Há quem embarque a produção ali para Salvador. Atravessadores chegam em kombis velhíssimas logo no início da manhã e se abastecem para distribuir os produtos naqueles mercadinhos de bairro da periferia de Salvador e dos municípios da Região Metropolitana. Mas há quem embarque imensos balaios trançados nos ônibus, repletos de alface, cebolinha, coentro, couve, salsa e manjericão e siga viagem até Simões Filho ou à capital, para fazer a entrega pessoalmente.
Outros tomam o caminho inverso da BR 324 e desembarcam seus produtos na Feira de Santana. O Centro de Abastecimento, os mercadinhos de bairro feirenses, os balaios aboletados em carrinhos-de-mão que circulam pela Marechal Deodoro, pela Bernardino Bahia, pela Senhor dos Passos ou pelo incontáveis becos e ruelas do centro de Feira de Santana, são, em parte, abastecidos pelos produtos dessas cidades vizinhas.
As chuvas constantes dos últimos meses reavivaram a agricultura da região, que vem abastecendo os mercados com fartura e com preços mais em conta. Depois da prolongada estiagem – foram intermináveis meses sem chuva, mesmo na porção feirense encravada no Recôncavo tradicionalmente úmido – a produção foi retomada, com o agricultor familiar recobrando o ânimo, cavoucando a terra úmida para o plantio das sementes.
Os próprios festejos juninos foram mais fartos, com parte da colheita já chegando à mesa do consumidor, como o milho e o amendoim, tradicionalmente consumidos à época. O recurso no bolso de quem produz também alimenta a espiral virtuosa, já que é com esse lucro que ele compra a ração, a ferramenta, o implemento agrícola que vai empregar na sua labuta. E também a roupa, o calçado, o remédio, o alimento que vai complementar sua dieta.
Sem as chuvas recentes, certamente o negócio acertado no corredor do ônibus que seguia para a capital, em diálogos breves, seria inviável.
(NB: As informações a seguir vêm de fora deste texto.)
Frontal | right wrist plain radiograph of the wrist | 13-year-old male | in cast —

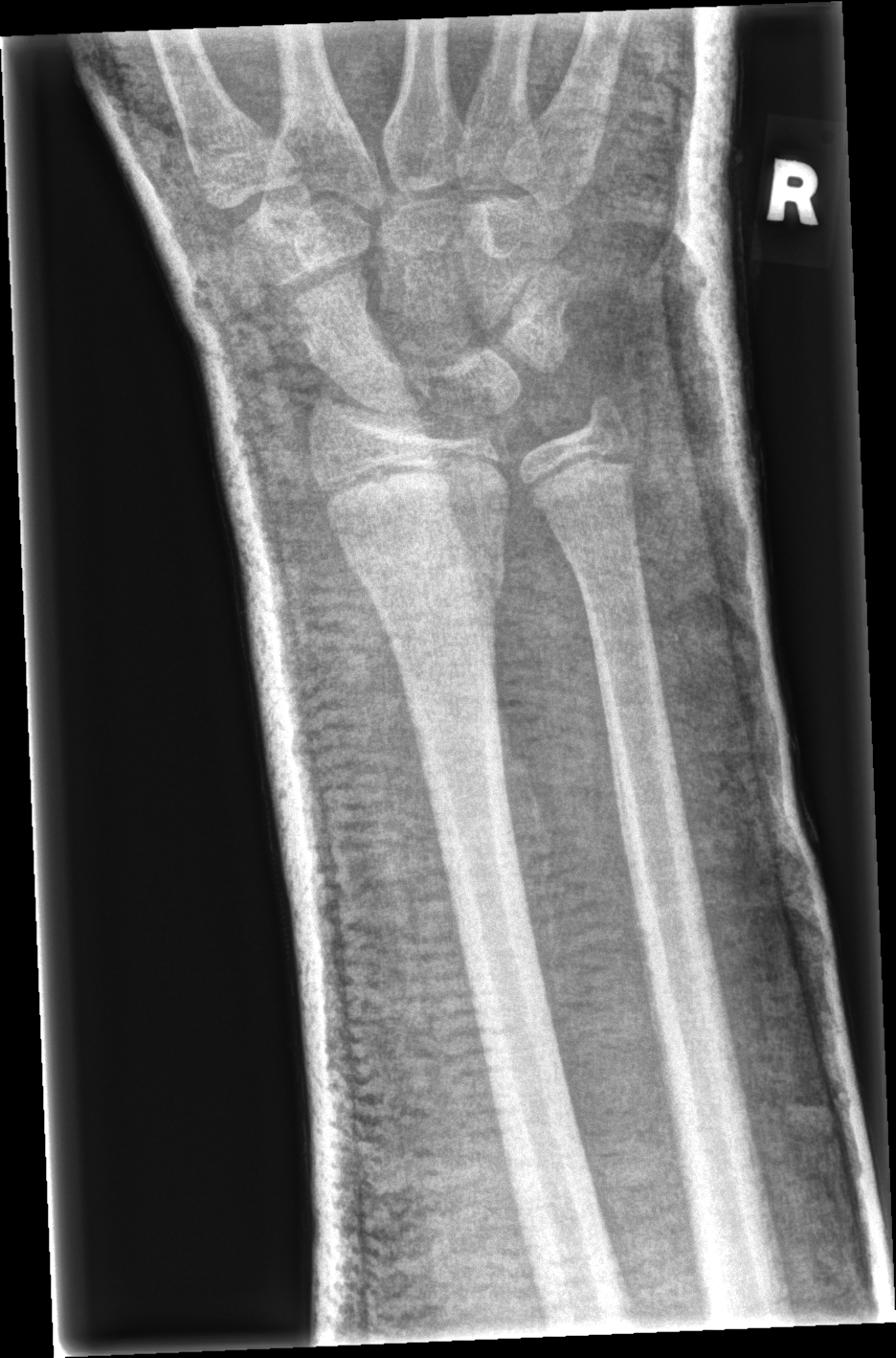

(bounding boxes in image-pixel xyxy)
Fx = (left=347, top=532, right=511, bottom=624)

É claro que o inverno generoso se circunscreve à porção da Bahia mais próxima do litoral e muita gente segue penando, sem alento. Por aqui, porém, o pobre que verga sob a crise econômica e que vai assumir o ônus das reformas redentoras respira aliviado, com a trégua tênue oferecida pelo inverno esperado com expectativa.

Comentários

Postagens mais visitadas deste blog

O Parlamento não digere a democracia virtual

A tentativa do Congresso Nacional de cercear a liberdade de opinião através da Internet é ao mesmo tempo preocupante e alvissareira. Preocupante por motivos óbvios: trata-se de mais uma ingerência – ou tentativa – da classe política de cercear a liberdade de opinião que a Constituição de 1988 prevê e que, até recentemente, era exercida apenas pelos poucos “privilegiados” que tinham acesso aos meios de comunicação convencionais, como jornais impressos, emissoras de rádio e televisão. Por outro lado, é alvissareira por dois motivos: primeiro porque o acesso e o uso da Internet como meio de comunicação no Brasil vem se difundindo, alcançando dezenas de milhões de brasileiros que integram o universo de “incluídos digitais”. Segundo, porque a expansão já causa imensa preocupação na Câmara e no Senado, onde se tenta forjar amarras inúteis no longo prazo. Semana passada a ingerência e a incompreensão do que representa o fenômeno da Internet eram visíveis através das imagens da TV Senado:

Cultura e História no Mercado de Arte Popular

                                Um dos espaços mais relevantes da história da Feira de Santana é o chamado Mercado de Arte Popular , o MAP. Às vésperas de completar 100 anos – foi inaugurado formalmente em 27 de março de 1915 – o entreposto foi se tornando uma necessidade ainda no século XIX, mas só começou a sair do papel de fato em 1906, quando a Câmara Municipal aprovou o empréstimo de 100 contos de réis que deveria custear sua construção.   Atualmente, o MAP passa por mais uma reforma que, conforme previsão da prefeitura, deverá ser concluída nos próximos meses.                 Antes mesmo da proclamação da República, em 1889, já se discutia na Feira de Santana a necessidade de construção de um entreposto comercial que pudesse abrigar a afamada feira-livre que mobilizava comerciantes e consumidores da região. Isso na época em que não existia a figura do chefe do Executivo, quando as questões administrativas eram resolvidas e encaminhadas pela Câmara Municipal.           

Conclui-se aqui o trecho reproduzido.